A new report from workforce analytics companies XpertHR and Gapsquare showed that over 80% of U.S. employers who undertook pay equity audits found equity gaps in their organizations, reinforcing the need for legislation to help balance the scales. For businesses and HR departments, pay transparency is a needed reminder to keep equity at the fore—but, as companies in Colorado have discovered, it’s also a big operational headache.
Ben Wright founded Velocity Global eight years ago as “kind of an Airbnb” for helping businesses set up the structure for international workforces. “We’ve got the platform to ensure that you are hiring, paying, onboarding people, literally anywhere on the planet, 185 countries, all 50 United States,” he says over the phone from his home base in Denver, Colo.

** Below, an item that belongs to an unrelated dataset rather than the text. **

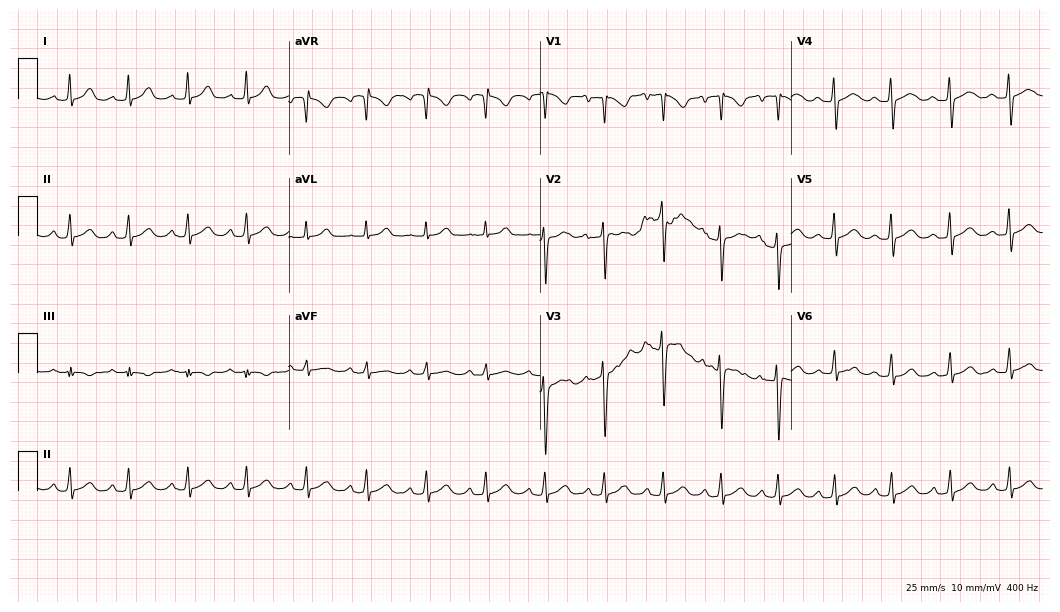
Electrocardiogram (10.2-second recording at 400 Hz), a 30-year-old woman. Of the six screened findings (first-degree AV block, right bundle branch block (RBBB), left bundle branch block (LBBB), sinus bradycardia, atrial fibrillation (AF), sinus tachycardia), none is recorded.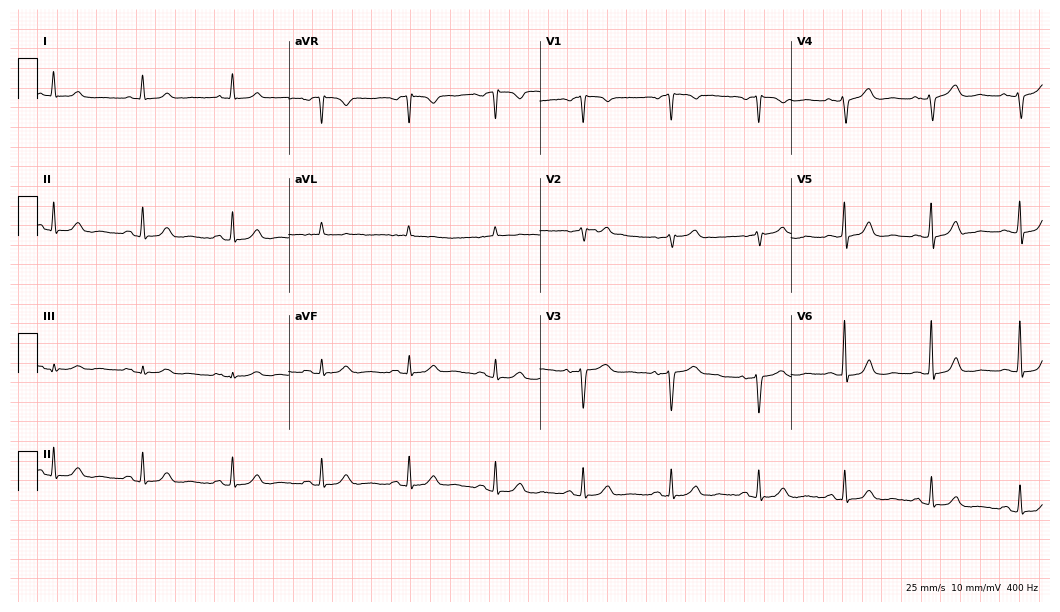
12-lead ECG from a woman, 72 years old. Labelled as a normal ECG.

Velocity Global employs about 1,000 people globally itself—many based in Colorado, which Wright describes as “generally a business-friendly state.” Pay equity has been central to his business since the get-go, he says, so when the law came into being, he fully understood the intent. But the way it needs to be applied has been frustrating.
“Out of the gates, suddenly, every job posting had a salary, right? You cannot paint every single person in every single job with that same brush,” he says. “Maybe you’ve got somebody on board who is less experienced or had a change of career. So we’re not necessarily going to pay as much. But you’ll earn your way into a better salary if you succeed.” With the new law, that flexibility is limited. “It just created so much angst and anxiety across the board. We lost some good people because of it,” he says; some employees exited after adjustments were made. “Frankly, we actually limited our ability to go get people at higher compensation, who we would have wanted to be in those roles, because they look at it and you have to pick a standard pay for that role,” he says.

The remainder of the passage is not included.